Uses a pretrained transformer model to measure semantic similarity in embedding space. There’s a small bug here, I don’t have time to fix it - however similar code should work.

Code
# bertscore = evaluate.load("bertscore")
# bertscore.compute(predictions=["The cat sat."],
#                   references=["A cat was sitting."],
#                   lang="en")

With Hugging Face Pipelines

Code
from transformers import pipeline
summarizer = pipeline("summarization")

summary = summarizer("This is a long text to summarize.")[0]["summary_text"]

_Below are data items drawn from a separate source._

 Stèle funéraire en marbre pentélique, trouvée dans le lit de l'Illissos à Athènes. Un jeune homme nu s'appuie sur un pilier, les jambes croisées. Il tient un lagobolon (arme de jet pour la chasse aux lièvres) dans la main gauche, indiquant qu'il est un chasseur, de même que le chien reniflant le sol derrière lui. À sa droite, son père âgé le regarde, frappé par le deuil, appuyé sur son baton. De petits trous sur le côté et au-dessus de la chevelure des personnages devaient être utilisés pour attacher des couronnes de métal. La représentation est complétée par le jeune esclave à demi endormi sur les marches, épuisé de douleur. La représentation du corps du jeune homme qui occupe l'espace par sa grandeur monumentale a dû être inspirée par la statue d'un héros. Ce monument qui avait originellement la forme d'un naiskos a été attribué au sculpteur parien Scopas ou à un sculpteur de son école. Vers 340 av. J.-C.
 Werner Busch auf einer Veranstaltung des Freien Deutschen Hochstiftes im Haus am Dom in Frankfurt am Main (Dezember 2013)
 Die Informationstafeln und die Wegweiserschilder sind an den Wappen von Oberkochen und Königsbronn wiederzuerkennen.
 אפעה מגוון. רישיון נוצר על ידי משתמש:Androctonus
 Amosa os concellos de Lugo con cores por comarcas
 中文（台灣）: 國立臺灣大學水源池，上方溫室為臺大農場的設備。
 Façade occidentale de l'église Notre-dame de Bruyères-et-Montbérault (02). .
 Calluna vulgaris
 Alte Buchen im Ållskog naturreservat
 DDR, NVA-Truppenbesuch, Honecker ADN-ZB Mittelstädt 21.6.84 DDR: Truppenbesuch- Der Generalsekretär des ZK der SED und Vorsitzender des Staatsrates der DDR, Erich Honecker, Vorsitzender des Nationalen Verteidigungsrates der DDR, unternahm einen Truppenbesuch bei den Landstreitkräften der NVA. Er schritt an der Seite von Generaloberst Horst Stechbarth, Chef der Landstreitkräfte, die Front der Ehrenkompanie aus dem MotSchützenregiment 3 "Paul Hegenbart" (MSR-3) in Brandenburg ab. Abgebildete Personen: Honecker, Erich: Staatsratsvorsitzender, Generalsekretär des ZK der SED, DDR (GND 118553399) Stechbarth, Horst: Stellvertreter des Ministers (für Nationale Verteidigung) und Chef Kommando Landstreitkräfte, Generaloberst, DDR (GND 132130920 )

rouge.compute(predictions=[summary], references=["Reference summary here."])
No model was supplied, defaulted to sshleifer/distilbart-cnn-12-6 and revision a4f8f3e (https://huggingface.co/sshleifer/distilbart-cnn-12-6).
Using a pipeline without specifying a model name and revision in production is not recommended.
Device set to use mps:0
Your max_length is set to 142, but your input_length is only 10. Since this is a summarization task, where outputs shorter than the input are typically wanted, you might consider decreasing max_length manually, e.g. summarizer('...', max_length=5)
{'rouge1': 0.03571428571428571,
 'rouge2': 0.0,
 'rougeL': 0.03571428571428571,
 'rougeLsum': 0.03571428571428571}

Custom Metrics

Define your own scoring function:

Code
import evaluate


# Define the custom metric function
def my_metric_fn(predictions, references):
    score = sum(p == r for p, r in zip(predictions, references)) / len(references)
    return {"custom_accuracy": score}


# Use the evaluate's simple interface
result = my_metric_fn(predictions=[1, 0, 1], references=[1, 1, 1])
print(result)
{'custom_accuracy': 0.6666666666666666}

The evaluate library is model-agnostic and pairs well with the rest of the Hugging Face ecosystem. It’s lightweight enough for quick experiments but supports rich comparisons for production or publication.